Его голос, Беринга, точно; но с него сорвало всю манерность, всю жеманность. Он рубит так, как мог бы рубить любой звеньевой, — и целая Фаланга молчит, пристально вслушиваясь в каждое его слово.

— Их там пятьдесят миллионов, этих неблагодарных, ненасытных тварей! Мы могли бросить на них армию, истребить их, сжечь проклятое место дотла! Но мы не опустимся до уровня этих зверей! Европа не даст себя оскотинить! Нас испытывают, но мы должны доказать, что им нас не сломить! Гуманность! Нравственность! Закон! Вот на чем держится наше великое государство! Братья! На вас сейчас смотрит весь мир! Именно вы должны войти в Барселону первыми! Вы должны показать, что значит Бессмертные! Сегодня вы покроете себя славой!

Вижу, как спины распрямляются, как черные фигуры тянутся во фрунт. А Беринг заколачивает:

— Мы не прольем их грязной крови! Но ноги их больше не будет в нашей стране! Все они подлежат депортации! Среди них много таких, кто своровал наше бессмертие! И если не принять мер, они вернутся! Как тараканы, как крысы! Поэтому! Перед тем! Как отправить! Этих! Зверей! Обратно! В джунгли! Каждому! Мы! Будем! Колоть! Акселератор! Хватит терпеть!

— Хватит терпеть! — глухо повторяют вокруг.

— Забудь о смерти! — печатает Беринг.

— Забудь о смерти! — чеканит Фаланга.

— Маааааарш! — ревут мегафоны.

Так я оказываюсь на острие копья; впереди лавины.

Я найду тебя, Рокамора. Тебя и твою Аннели. Ты укрылся на Дне, в самом зверином логове, ты окружил себя головорезами-автоматчиками, ты думаешь, что я тебя не достану, что я отступлюсь, что я теперь дам вам жить спокойно?!

Нам плевать, что вас больше в тысячу раз. Плевать, что вы вооружены.

Мы идем.

Меня выносит со станции — мы обрушиваемся на Барселону сверху. Я гляжу вперед, но спина все время свербит: Пятьсот Третий где-то рядом, где-то тут. Смотрит на меня, прожигает меня.

На площади продолжается стояние. Теперь, в темноте, когда бунтари зажгли факелы и фонари, площадь и вправду выглядит как тонкая земная корка, растрескавшаяся и расползающаяся — распираемая давящей снизу огненной лавой.

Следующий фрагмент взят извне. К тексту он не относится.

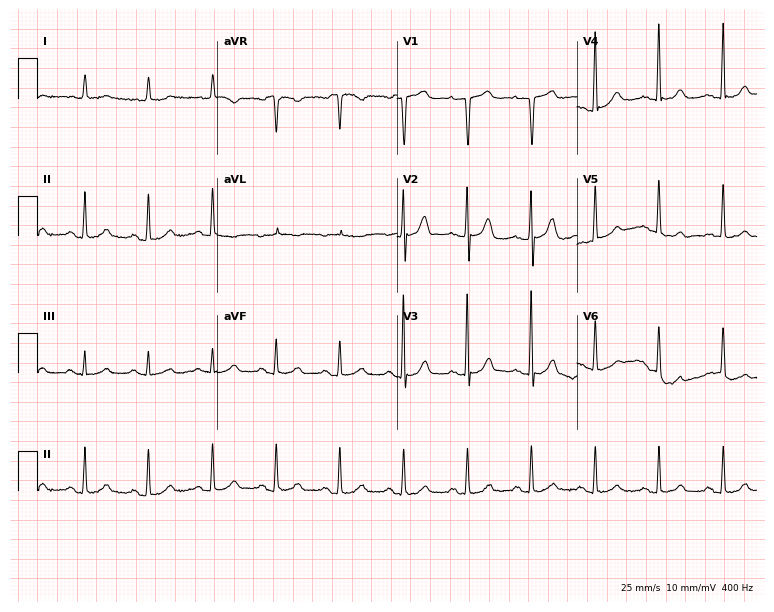
Resting 12-lead electrocardiogram. Patient: an 85-year-old woman. None of these six findings is recorded: first-degree AV block, right bundle branch block, left bundle branch block, sinus bradycardia, atrial fibrillation, sinus tachycardia. Findings outside these six are not listed.
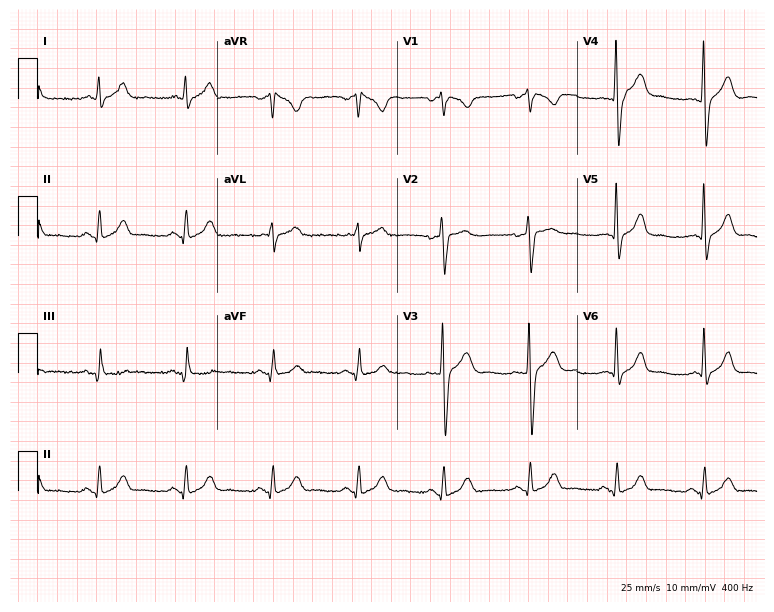
Resting 12-lead electrocardiogram. Patient: a man, 51 years old. None of these six findings is recorded: first-degree AV block, right bundle branch block, left bundle branch block, sinus bradycardia, atrial fibrillation, sinus tachycardia.

Панорамные окна неоновой башни, окна от пола до потолка: в темно-синем летнем небе сгустками тьмы летят армейские эскадрильи. С континента на мятежный город надвигается воздушный флот. А с моря — отсюда я сам вижу горизонт — подходят суда, и нет им числа. Сжимаются клещи, но Барселона не дрогнет: с площади пятисот башен поднимается, растет, раздувается:

— ДО-ЛОЙ! ДО-ЛОЙ! ДО-ЛОЙ! И после еще:

— РО-КА-МО-РА!

Я уже считал этот Вавилон своим, но он изменил мне с Рокаморой точно так же, как мне изменяет с ним Аннели. Город-шлюха, город-предатель. Гордая шлюха и очевидный предатель, но я ненавижу его тем больше, чем больше хотел им обмануться.